Lo Smart Working ha stigmatizzato i lavori… ‘inutili’.

di Redazione. Lo Smart Working, il lavoro agile, quello che si può fare anche restando a casa, così gettonato in tempi di pandemia, ha tracciato un solco indelebile nel mondo del lavoro. Una linea netta di demarcazione tra coloro che sono realmente necessari ed indispensabili per mandare avanti il paese, e chi invece non lo è affatto.

Insomma, da una parte il mondo del lavoro reale e concreto che lavora e che produce beni e servizi indispensabili e che spinge avanti la carretta (medici, infermieri, farmacisti, agricoltori, allevatori, pescatori, venditori di generi alimentari e di prima necessità, operai e tecnici dei maggiori sevizi come acqua, luce, gas, autostrade, immondizia, e poi le forze dell’ordine, gli addetti ai trasporti e pochi altri ancora).

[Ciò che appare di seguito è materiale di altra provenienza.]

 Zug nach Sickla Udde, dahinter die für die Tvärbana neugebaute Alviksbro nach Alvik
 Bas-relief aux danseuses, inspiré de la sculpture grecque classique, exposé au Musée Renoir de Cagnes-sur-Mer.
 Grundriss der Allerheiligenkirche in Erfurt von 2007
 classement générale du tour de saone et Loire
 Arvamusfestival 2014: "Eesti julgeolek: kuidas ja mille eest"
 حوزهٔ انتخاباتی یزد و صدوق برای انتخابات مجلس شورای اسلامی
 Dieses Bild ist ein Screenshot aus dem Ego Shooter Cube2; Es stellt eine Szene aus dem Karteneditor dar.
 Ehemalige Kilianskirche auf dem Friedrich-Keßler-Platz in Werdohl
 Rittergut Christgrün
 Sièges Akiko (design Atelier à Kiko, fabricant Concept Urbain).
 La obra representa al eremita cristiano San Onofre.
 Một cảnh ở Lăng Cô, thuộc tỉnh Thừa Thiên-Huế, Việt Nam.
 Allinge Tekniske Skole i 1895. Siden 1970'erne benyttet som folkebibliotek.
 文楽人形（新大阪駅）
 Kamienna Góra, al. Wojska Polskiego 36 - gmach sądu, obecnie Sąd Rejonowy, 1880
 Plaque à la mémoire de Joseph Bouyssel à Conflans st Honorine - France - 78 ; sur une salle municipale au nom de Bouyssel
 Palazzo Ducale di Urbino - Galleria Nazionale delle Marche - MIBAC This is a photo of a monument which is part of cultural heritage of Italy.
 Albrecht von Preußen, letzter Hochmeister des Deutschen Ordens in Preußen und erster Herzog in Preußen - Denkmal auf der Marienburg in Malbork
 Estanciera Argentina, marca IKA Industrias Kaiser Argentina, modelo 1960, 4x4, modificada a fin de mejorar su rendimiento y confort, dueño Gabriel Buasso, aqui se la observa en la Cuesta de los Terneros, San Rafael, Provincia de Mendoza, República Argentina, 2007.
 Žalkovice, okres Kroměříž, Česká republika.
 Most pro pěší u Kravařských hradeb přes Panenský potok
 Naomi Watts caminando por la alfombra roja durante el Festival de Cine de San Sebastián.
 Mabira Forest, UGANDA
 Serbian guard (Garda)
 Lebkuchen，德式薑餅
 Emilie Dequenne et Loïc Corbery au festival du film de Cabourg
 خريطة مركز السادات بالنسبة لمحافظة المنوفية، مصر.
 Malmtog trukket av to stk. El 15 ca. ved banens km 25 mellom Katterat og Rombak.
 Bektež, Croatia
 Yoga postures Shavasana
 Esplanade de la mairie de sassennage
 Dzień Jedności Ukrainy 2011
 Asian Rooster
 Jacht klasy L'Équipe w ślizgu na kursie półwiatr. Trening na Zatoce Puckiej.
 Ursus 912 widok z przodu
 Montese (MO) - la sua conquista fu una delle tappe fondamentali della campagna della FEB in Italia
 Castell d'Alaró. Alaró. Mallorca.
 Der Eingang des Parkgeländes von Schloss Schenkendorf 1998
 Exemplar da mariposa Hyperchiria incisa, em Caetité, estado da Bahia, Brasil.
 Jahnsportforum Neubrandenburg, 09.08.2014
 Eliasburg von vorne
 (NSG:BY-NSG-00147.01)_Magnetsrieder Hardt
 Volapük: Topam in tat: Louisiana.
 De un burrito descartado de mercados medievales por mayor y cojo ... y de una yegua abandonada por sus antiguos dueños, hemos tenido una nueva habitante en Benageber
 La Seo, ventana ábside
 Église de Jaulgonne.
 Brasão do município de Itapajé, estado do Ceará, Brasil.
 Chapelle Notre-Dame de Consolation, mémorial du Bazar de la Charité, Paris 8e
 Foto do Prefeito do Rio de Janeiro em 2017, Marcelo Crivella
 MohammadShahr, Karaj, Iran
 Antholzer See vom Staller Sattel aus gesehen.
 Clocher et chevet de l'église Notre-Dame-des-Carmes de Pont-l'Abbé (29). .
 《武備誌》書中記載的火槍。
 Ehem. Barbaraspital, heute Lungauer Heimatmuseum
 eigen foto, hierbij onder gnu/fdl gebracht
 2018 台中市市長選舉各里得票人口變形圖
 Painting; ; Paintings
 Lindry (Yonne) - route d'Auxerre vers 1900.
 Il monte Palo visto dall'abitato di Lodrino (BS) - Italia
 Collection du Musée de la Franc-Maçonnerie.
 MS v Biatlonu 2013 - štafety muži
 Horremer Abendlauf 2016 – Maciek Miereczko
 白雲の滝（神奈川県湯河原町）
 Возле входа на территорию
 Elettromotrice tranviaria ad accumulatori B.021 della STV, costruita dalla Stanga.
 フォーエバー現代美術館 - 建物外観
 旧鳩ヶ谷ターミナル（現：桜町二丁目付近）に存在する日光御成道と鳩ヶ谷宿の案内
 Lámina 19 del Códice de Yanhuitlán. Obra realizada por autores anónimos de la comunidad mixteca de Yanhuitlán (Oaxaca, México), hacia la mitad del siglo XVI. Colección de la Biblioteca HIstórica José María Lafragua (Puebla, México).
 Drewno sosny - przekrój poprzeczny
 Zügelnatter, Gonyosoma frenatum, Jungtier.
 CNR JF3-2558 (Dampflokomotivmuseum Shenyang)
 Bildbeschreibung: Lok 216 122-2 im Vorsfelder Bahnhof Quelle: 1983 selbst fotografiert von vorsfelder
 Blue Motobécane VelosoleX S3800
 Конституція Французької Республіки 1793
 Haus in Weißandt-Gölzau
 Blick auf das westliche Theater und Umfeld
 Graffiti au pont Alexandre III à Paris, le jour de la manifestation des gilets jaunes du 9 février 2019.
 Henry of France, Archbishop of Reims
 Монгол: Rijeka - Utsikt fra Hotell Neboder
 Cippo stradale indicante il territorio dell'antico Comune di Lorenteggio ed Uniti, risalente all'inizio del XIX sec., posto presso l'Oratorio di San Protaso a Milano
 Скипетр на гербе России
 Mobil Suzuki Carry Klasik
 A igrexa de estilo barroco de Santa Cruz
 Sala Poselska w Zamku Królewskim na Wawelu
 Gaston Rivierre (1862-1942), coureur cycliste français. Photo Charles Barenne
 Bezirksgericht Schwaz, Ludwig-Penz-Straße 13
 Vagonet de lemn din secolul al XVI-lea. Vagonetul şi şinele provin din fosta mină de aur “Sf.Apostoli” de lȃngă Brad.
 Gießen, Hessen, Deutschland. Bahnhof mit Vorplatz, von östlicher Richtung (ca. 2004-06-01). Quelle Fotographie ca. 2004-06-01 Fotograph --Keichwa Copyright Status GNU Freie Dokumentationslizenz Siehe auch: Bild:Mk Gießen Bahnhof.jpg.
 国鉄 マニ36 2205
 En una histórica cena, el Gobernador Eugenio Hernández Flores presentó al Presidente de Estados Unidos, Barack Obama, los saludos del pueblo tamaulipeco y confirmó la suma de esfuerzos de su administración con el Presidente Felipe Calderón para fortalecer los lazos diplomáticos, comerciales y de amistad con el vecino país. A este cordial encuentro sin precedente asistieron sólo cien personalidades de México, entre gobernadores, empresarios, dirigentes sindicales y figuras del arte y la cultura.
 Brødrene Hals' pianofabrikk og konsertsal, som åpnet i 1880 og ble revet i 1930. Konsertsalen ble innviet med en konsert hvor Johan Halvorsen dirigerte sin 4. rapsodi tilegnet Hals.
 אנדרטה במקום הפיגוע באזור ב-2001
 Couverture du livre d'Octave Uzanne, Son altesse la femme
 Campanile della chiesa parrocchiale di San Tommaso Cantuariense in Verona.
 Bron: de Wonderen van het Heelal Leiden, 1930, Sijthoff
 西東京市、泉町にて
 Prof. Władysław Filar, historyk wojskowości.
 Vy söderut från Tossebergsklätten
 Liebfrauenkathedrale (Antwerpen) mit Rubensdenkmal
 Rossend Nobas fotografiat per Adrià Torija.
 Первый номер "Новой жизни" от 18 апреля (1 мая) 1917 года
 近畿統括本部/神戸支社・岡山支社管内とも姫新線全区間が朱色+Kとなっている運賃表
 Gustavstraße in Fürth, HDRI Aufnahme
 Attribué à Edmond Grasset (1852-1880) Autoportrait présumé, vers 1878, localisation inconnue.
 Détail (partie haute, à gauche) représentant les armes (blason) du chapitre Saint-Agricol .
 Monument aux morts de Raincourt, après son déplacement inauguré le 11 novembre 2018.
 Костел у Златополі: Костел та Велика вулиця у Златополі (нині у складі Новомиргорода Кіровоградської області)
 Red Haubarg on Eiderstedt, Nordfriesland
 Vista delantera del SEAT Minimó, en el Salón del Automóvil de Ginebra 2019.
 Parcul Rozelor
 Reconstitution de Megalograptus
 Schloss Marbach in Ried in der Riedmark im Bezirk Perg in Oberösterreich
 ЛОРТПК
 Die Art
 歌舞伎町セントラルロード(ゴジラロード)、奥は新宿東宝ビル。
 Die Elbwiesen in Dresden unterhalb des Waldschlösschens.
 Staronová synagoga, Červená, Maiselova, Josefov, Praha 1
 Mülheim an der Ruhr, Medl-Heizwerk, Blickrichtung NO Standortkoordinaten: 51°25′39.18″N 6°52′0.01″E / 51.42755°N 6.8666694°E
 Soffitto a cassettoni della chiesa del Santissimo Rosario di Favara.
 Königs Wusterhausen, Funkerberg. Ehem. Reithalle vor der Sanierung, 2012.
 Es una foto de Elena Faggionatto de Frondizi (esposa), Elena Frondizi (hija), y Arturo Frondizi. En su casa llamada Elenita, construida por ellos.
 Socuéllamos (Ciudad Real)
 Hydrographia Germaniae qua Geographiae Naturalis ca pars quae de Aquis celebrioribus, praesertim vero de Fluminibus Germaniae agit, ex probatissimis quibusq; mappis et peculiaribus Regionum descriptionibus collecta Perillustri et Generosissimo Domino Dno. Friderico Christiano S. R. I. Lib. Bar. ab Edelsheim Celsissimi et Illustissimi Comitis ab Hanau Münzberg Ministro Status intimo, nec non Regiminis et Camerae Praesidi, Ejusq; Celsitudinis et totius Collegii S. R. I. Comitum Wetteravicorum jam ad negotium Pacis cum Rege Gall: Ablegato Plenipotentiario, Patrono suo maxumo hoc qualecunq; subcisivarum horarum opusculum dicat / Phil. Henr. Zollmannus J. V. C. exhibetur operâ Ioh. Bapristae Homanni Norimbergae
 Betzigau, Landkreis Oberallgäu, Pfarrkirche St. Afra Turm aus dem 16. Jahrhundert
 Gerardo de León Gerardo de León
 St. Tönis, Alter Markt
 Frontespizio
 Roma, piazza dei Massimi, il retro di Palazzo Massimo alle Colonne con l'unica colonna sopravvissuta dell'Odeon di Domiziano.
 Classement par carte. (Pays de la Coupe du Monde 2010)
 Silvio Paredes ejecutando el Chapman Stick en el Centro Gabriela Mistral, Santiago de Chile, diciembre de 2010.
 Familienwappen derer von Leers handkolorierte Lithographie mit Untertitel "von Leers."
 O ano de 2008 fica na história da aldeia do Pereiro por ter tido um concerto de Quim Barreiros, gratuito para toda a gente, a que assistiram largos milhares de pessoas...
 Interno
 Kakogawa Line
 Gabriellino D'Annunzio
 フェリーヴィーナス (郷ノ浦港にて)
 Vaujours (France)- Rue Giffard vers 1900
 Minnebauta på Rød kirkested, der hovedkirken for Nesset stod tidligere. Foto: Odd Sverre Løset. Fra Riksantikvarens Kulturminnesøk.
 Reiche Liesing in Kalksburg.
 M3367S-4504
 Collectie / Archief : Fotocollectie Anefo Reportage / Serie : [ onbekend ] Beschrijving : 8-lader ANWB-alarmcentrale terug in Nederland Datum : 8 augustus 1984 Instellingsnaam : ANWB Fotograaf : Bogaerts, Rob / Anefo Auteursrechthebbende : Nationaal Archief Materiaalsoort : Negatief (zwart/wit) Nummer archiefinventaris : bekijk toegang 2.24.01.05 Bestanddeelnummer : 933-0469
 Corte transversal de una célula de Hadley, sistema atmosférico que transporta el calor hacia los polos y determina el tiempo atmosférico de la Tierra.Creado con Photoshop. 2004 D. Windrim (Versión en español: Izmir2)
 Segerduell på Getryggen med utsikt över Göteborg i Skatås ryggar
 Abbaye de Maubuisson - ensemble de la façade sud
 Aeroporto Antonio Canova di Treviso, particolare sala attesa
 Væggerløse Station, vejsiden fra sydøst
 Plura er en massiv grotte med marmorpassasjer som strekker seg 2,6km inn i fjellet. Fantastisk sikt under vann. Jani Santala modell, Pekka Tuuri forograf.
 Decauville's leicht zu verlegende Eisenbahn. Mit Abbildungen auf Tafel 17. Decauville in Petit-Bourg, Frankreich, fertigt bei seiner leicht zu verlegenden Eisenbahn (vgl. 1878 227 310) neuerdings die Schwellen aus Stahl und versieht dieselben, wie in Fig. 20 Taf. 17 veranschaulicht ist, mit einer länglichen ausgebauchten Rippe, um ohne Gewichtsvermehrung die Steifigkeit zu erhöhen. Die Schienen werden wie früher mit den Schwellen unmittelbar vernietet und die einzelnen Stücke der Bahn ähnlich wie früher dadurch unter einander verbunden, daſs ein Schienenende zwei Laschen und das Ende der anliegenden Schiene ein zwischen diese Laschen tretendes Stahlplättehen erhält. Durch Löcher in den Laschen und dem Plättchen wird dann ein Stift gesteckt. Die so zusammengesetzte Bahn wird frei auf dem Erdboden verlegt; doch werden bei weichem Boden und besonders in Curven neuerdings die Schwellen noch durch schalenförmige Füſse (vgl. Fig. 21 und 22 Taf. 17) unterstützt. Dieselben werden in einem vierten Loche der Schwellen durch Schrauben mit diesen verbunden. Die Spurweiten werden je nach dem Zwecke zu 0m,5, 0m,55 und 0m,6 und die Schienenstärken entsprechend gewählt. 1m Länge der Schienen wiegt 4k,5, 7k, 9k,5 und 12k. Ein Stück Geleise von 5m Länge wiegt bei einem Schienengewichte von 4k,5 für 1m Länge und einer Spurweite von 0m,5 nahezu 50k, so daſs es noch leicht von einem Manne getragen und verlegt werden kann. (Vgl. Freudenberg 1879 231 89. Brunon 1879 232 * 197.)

Dall’altra coloro che se lavorano o se ne stanno a casa nessuno se ne accorge.

Logicamente ognuno è libero di sentirsi dalla parte giusta, ovvero quella utile ed indispensabile alla società che lavora e produce, ma una cosa è certa: lo Smart Working per molti – anche se per colpe e responsabilità non proprie, ma che vanno ricercate in “alto” laddove il pesce puzza, ovvero sempre dalla “testa” – è stato un lungo periodo di ferie, a volte anche lautamente retribuito, per altri una fonte di notevole risparmio in termini di straordinari e buoni pasto sospesi a milioni di lavoratori.